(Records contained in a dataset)
◇ ◇ ◇ ◇ ◇

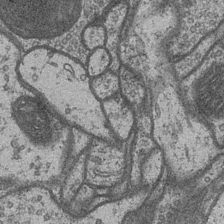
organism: Drosophila
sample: Optic medulla
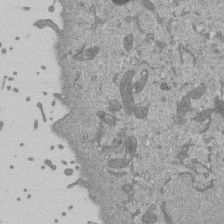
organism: Mouse
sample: ED-1 cell nuclei; centrioles
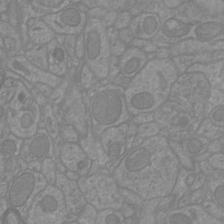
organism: Mouse
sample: Cortical neurons
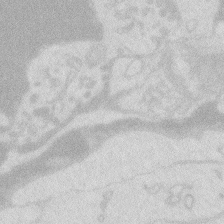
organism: Zebrafish
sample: Macrophage
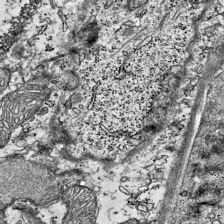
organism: Mouse
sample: Visual Cortex
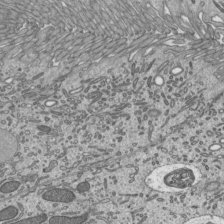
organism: Mouse
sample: Mouse epididymis efferent ductule cilia
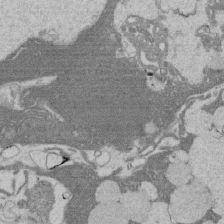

◇ ◇ ◇ ◇ ◇

> TASK INSTRUCTIONS:
Return an exact transcription of the entries above, excluding each image.

> EXPECTED ANSWER:
organism: Drosophila
sample: Optic medulla
organism: Mouse
sample: ED-1 cell nuclei; centrioles
organism: Mouse
sample: Cortical neurons
organism: Zebrafish
sample: Macrophage
organism: Mouse
sample: Visual Cortex
organism: Mouse
sample: Mouse epididymis efferent ductule cilia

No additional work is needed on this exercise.